We use **Z-Score** to identify states that deviate significantly from the national average Inactivity Index.
- **Z > 2**: Significantly High Inactivity (Potential ghost beneficiaries or migration OUT).
- **Z < -2**: Significantly High Activity (Potential migration IN or high service dependency).

In [None]:
mean_inactivity = df_master['Inactivity_Index'].mean()
std_inactivity = df_master['Inactivity_Index'].std()

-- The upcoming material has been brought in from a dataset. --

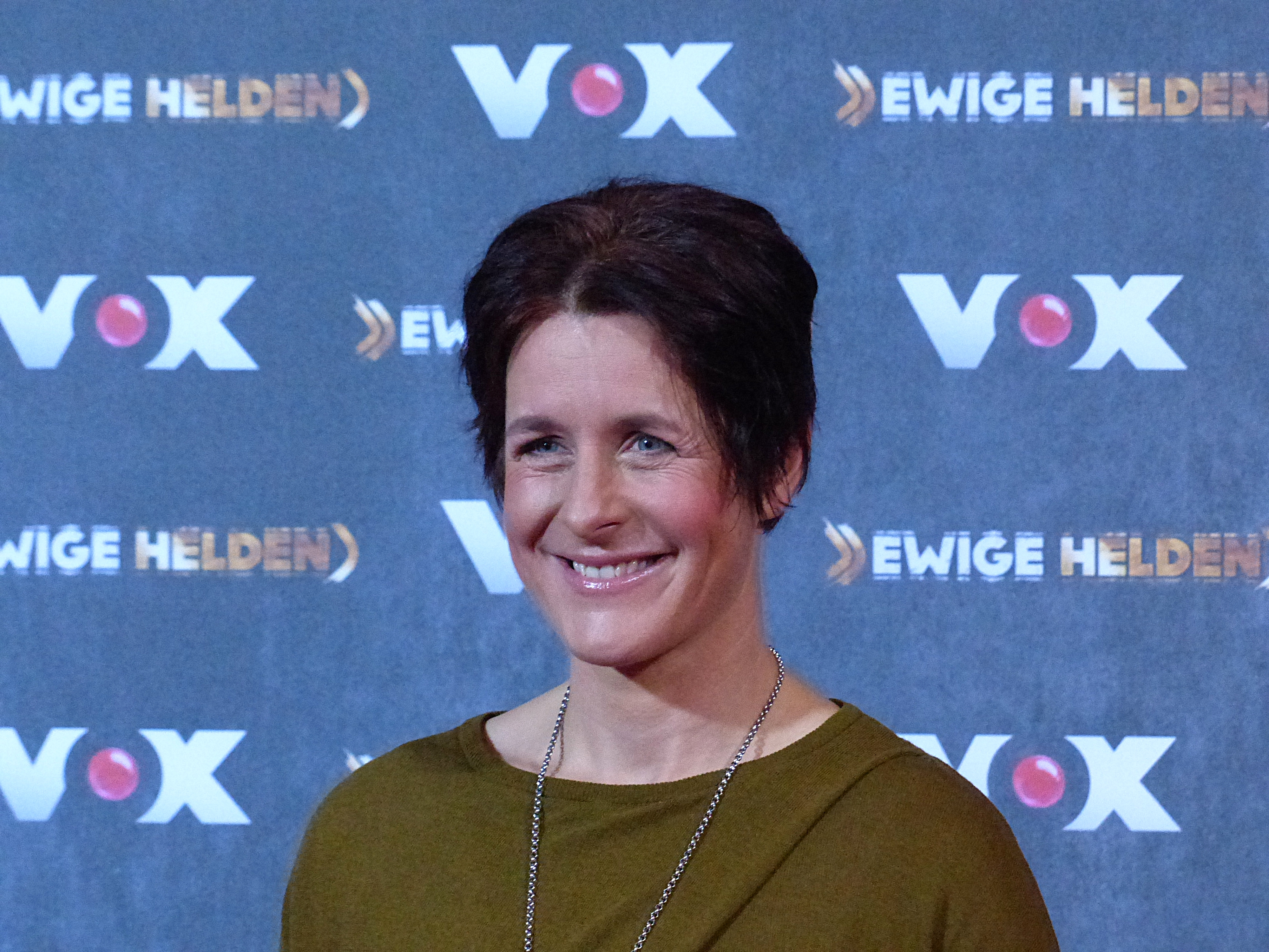 Uschi Disl beim VOX "Ewige Helden" Pressetermin, im Dezember 2015.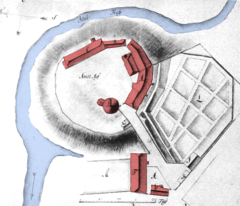 Schloss Dannenberg als Amtshof um 1720, die Gebäude und der Fluss sind nachträglich koloriert

df_master['Z_Score'] = (df_master['Inactivity_Index'] - mean_inactivity) / std_inactivity

anomalies = df_master[(df_master['Z_Score'] > 2) | (df_master['Z_Score'] < -2)]

print("Detected Anomalies:")
display(anomalies[['state', 'Total_Enrolment', 'Total_Authentications', 'Inactivity_Index', 'Z_Score']])

plt.figure(figsize=(10, 6))
sns.scatterplot(data=df_master, x='Total_Enrolment', y='Inactivity_Index', hue='Z_Score', palette='RdBu_r', size='Z_Score')
plt.title("Anomaly Detection: Inactivity vs Enrolment Size")
plt.axhline(mean_inactivity, color='gray', linestyle='--')
plt.show()

# 5. Policy Recommendations

Based on the analysis:

1. **High Inactivity States**:
    - States with high Z-scores require targeted **Aadhaar usage drives**.
    - Investigation into **dead/duplicate entries** is recommended if demographic updates provided are also low.
    
2. **High Utilization States**:
    - States with negative Inactivity Indices (High utilization) likely have **migrant inflows** or heavy reliance on DBT (Direct Benefit Transfer).
    - Recommendation: Strengthen **authentication infrastructure** (server capacity, biometric devices) in these regions to prevent failures.
    
3. **Demographic vs Biometric**:
    - Regions with disproportionately high Demographic authentication may be facing **biometric failures** (e.g., manual override or OTP fallback). Targeted hardware audits are advised.